Setting ENABLE_PROMPT_CACHING_1H=true extends the prompt cache TTL from five minutes to one hour. This means your cached system prompts and context survive longer between interactions, resulting in fewer cache rebuilds and lower token costs. Cached input tokens cost significantly less than uncached ones. The exact savings depend on your system prompt size and how frequently you interact with the agent, but I observed a jump from roughly 60% to 85% cache hit rates across a working day.

Not through any official mechanism yet. Routines are stored locally on your machine. You could manually copy the Routine definition files and share them through your own version control, but there is no built-in sharing, publishing, or team synchronization feature. This is a known gap in the research preview.

What happens when a Routine fails partway through?#

The Routine stops at the failed step and reports a brief error. If you have defined an on_fail handler for that step, the agent will attempt the recovery action before giving up. If no handler is defined, the Routine halts and you need to intervene manually. The debugging experience is still limited. You do not get a full reasoning trace, which makes diagnosing failures in complex Routines harder than it should be.
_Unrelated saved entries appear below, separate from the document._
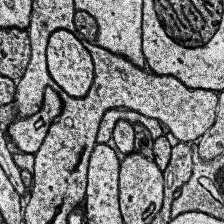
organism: Human
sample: Temporal Lobe
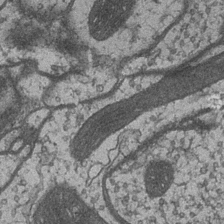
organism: Drosophila
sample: Optic medulla
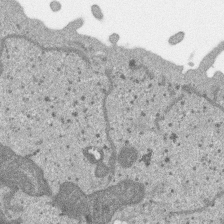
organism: Human
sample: Lung epithelial cells infected with SARS-CoV-2
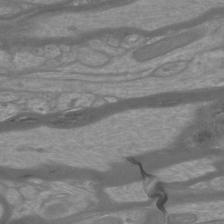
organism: Mouse
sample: Cortical neurons
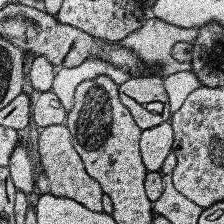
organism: Human
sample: Temporal Lobe
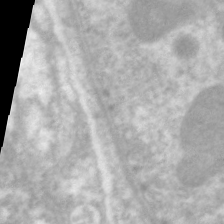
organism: C. elegans
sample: Pharynx
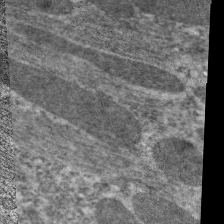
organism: C. elegans
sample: Pharynx
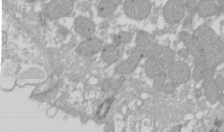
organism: Xenopus
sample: Cilia; centrioles in frog embryo cells
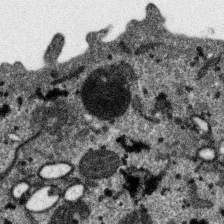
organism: Human
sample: Lung epithelial cells infected with SARS-CoV-2
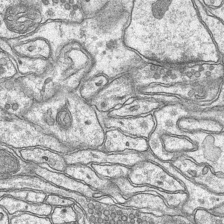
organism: Mouse
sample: CA1 Hippocampus
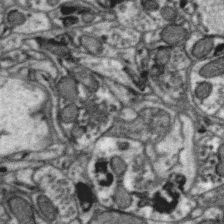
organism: Zebra finch
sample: Brain
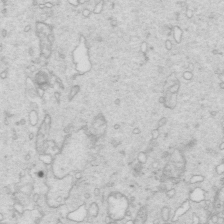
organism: Mouse
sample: Multiciliated cells
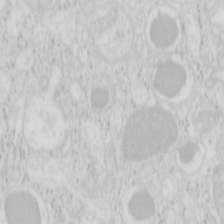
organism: Mouse
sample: Pancreas
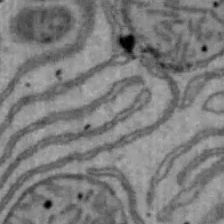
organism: Mouse
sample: Liver
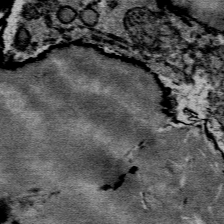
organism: Mouse
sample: Mouse Salivary gland
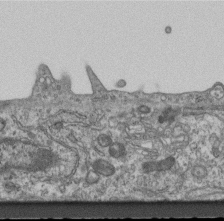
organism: Mouse
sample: Centriole in ependymal cells
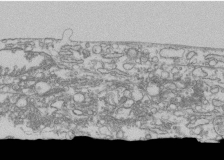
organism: Human
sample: Fibroblast cells
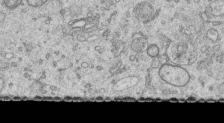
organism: Human
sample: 1205lu cells
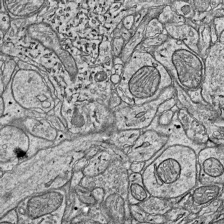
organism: Mouse
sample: Visual Cortex
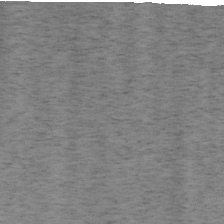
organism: Mouse
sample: OT-I killer T cells with ID8 ovarian cancer cells
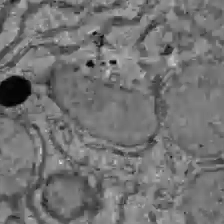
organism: C57BL Mouse
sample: Liver
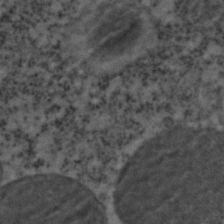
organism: C. elegans
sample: C. elegans embryo
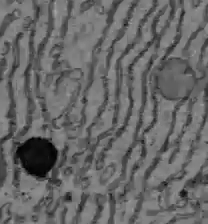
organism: C57BL Mouse
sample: Liver
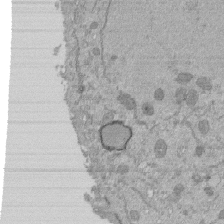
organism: Mouse
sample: ED-1 cell nuclei; centrioles
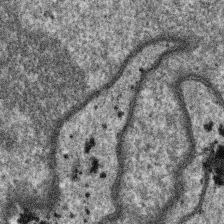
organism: Human
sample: Lung epithelial cells infected with SARS-CoV-2
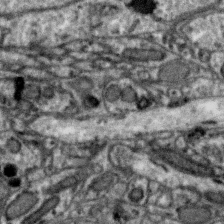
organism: Zebra finch
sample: Brain
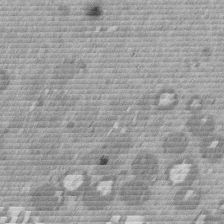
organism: Mouse
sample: Dividing mouse embryo 1 cell stage
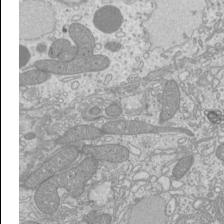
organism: Mouse
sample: Cilia; mouse epididymis
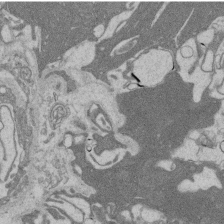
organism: Rat
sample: Salivary granule
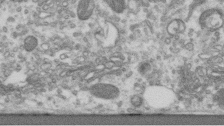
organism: Human
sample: Centriole in RPE cells
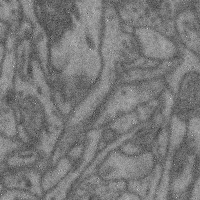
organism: Mouse
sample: Cerebral cortex
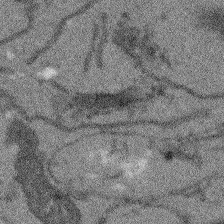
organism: Arabidopsis thaliana
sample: Root tip
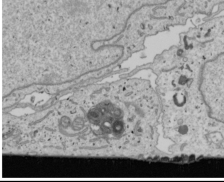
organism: Human
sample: Mitochondria in U2OS cells
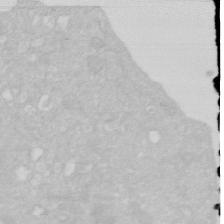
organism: Human
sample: HIV infected U937 cells
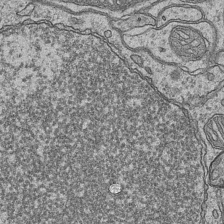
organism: Mouse
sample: CA1 Hippocampus
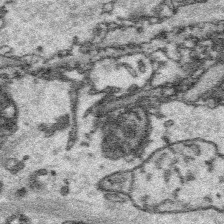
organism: Platynereis dumerilii
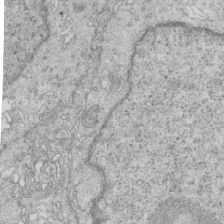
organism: Mouse
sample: Multiciliated cells
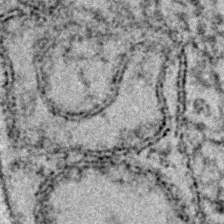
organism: E. coli
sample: E. Coli Bacteria
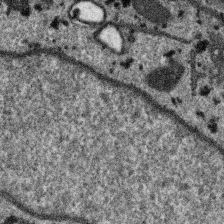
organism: Human
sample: Lung epithelial cells infected with SARS-CoV-2

Are Routines safe to run unattended?#

That depends on what the Routine does. For read-only workflows like linting, testing, and analysis, running unattended is relatively low risk. For workflows that write files, make commits, or interact with external services, I would recommend using the requires_approval flag on any step that has side effects. The research preview does not have built-in sandboxing for Routines, so the agent has the same filesystem access it always does.
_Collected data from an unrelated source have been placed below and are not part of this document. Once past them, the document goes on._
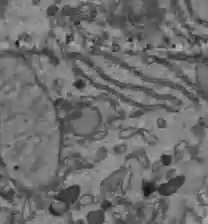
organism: C57BL Mouse
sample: Liver
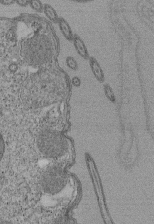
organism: Tetrahymena
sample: Cilia in tetrahymena
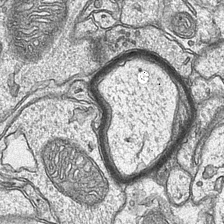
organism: Mouse
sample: CA1 Hippocampus
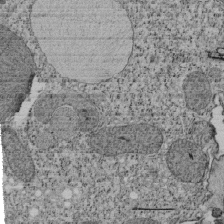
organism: Tetrahymena
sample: Cilia in tetrahymena
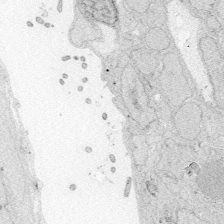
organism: Zebrafish
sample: Whole-Brain
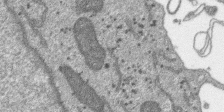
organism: Human
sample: Lung epithelial cells infected with SARS-CoV-2
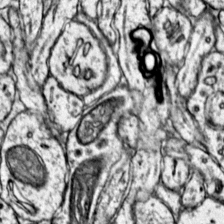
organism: Mouse
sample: Primary visual cortex
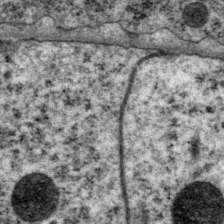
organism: P. pacificus
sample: Pharynx
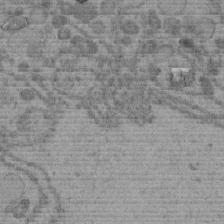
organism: C. elegans
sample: C. elegans embryo early stage
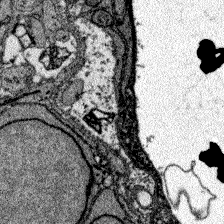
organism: Zebrafish
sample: Larval olfactory bulb
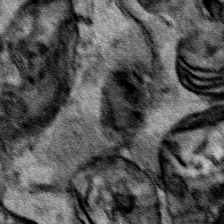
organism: Human
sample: Mitochondria in HCT116 cells
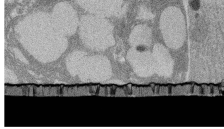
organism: Rat
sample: Salivary granule
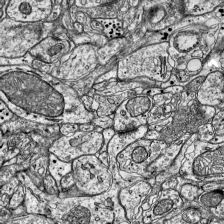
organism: Mouse
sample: Visual Cortex
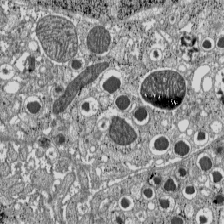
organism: C57BL Mouse
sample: Pancreatic islet
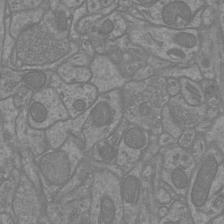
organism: Mouse
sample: Cortical neurons
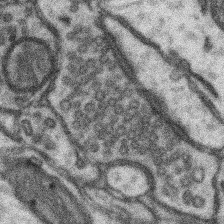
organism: Mouse
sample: Somatosensory cortex neuropil
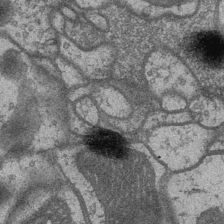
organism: Drosophila
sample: Optic medulla
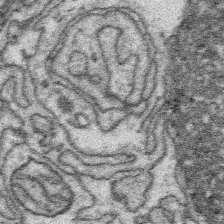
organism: Platynereis dumerilii
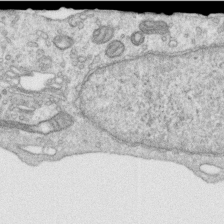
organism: Human
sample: Centriole in RPE cells
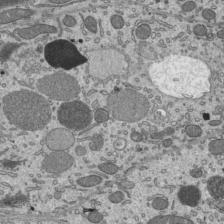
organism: Mouse
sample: Mouse epididymis efferent ductule cilia
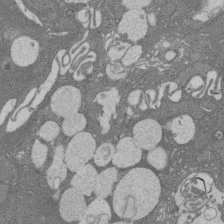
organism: Rat
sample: Salivary granule
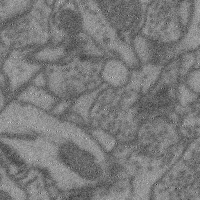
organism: Mouse
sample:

How does multi-session support interact with Routines?#

Each session has its own independent context window and conversation. You can run a Routine in one session while working interactively in another. The sessions share the same filesystem, which means you need to be careful about concurrent edits to the same files. But the combination is powerful. You can kick off a long-running Routine in a background session and continue your primary work without interruption. The session will notify you when the Routine completes or needs approval.